Spurs Revive ’07 Title Form
By Chris Colston
SAN ANTONIO — So this is why they’re the defending champions.
On a night when everything clicked, the San Antonio Spurs evened this NBA Western Conference semifinal series at two games apiece with a 100-80 victory against the New Orleans Hornets.
The Spurs’ running shots fell and became “and-ones.” They cut, they passed, they drove and they still hit their beloved three-point jumpers. Guard Manu Ginobili even grabbed one hotly contested rebound in the paint flat-footed, just because of good positioning. And led by quick-shuffling, hand-darting Bruce Bowen, the Spurs played stifling defense.
“Defensively, we had the same energy we had in Game3,” Spurs coach Gregg Popovich said. “That’s the way we need to play. It fuels everything we do.”
Said Hornets coach Byron Scott: “Our intensity was terrible. From Game1 to Game4, it’s gotten worse and theirs got better.”
Coming in, the Hornets knew what they had to do: contest every shot on defense, then grab the rebound. That way they could be off and running on offense, avoiding the grind-it-out halfcourt game San Antonio executes better than anybody else.
They also wanted to clog the lane. At the Sunday morning shoot-around, Scott pointed out that in Game3 the Spurs shot 7-for-22 from 15 feet out and 16-for-24 in the paint.
“I think it’s to our advantage if we can keep them out there and make them shoot jump shots,” he said.
But Spurs point guard Tony Parker and center Tim Duncan wrecked that plan from the opening tip.
Duncan wheeled-and-dealed inside, scoring 22 points and grabbing 15 rebounds. He also blocked four shots and handed out three assists.
Parker drove the paint with cold-stare intensity. While he made only two of his four layup attempts in the first seven minutes, he set the tone. San Antonio would not settle for three-pointers right away. The Spurs were in attack mode.
“Tony always needs to be aggressive,” Popovich said. “We’re not the same team if he’s not.”
As in the Spurs’ Game3 victory, a Bowen baseline three-pointer again forced a Scott timeout.
With 5:27 left in the first half, Parker hit a jumper that sent the crowd — including actors Tommy Lee Jones and Parker’s wife, Eva Longoria-Parker — into delirium, pushing the lead to 45-28.

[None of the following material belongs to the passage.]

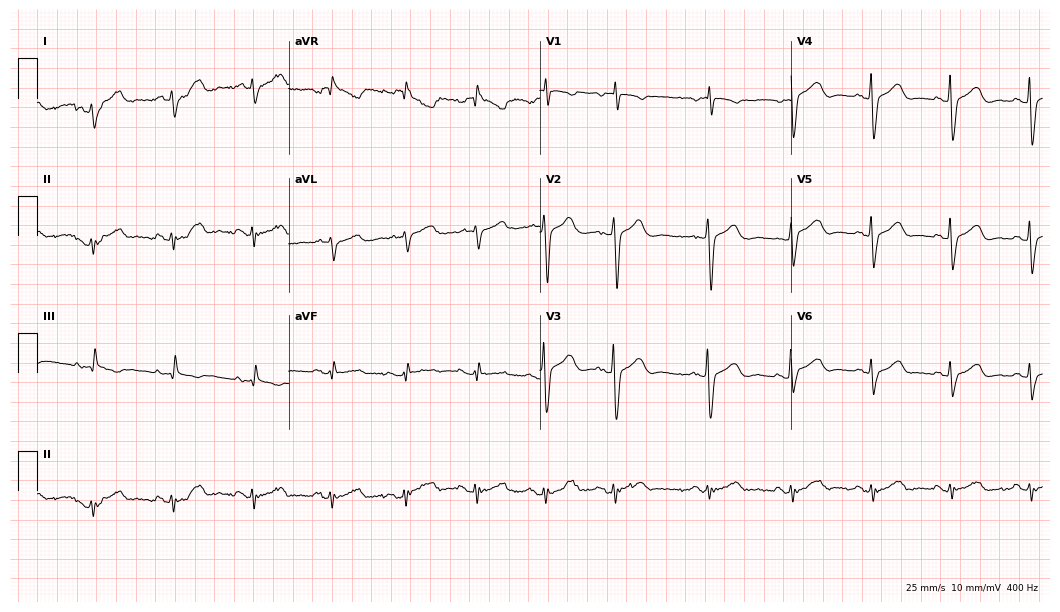
12-lead ECG from a female patient, 84 years old. Screened for six findings — first-degree AV block, right bundle branch block, left bundle branch block, sinus bradycardia, atrial fibrillation, sinus tachycardia — none is recorded. Only these six findings were labelled.

The Spurs led 55-42 at halftime, and when center Tyson Chandler picked up his fifth foul with 8:39 left in the third quarter, the game was effectively over.
And the Hornets seemed to know it. With 4:18 left in the third, Hornets forward David West pushed Bowen to the floor out of pure frustration.
Scott had his reserves in for most of the fourth quarter.
The series moves to New Orleans for Game5 on Tuesday, and the Hornets must try to recapture the momentum of the first two games there.
“They’re going to be home and they’re going to play with more confidence and shoot the ball better,” Parker said. “We have to be ready for it.” (c) Copyright 2008 USA TODAY, a division of Gannett Co. Inc.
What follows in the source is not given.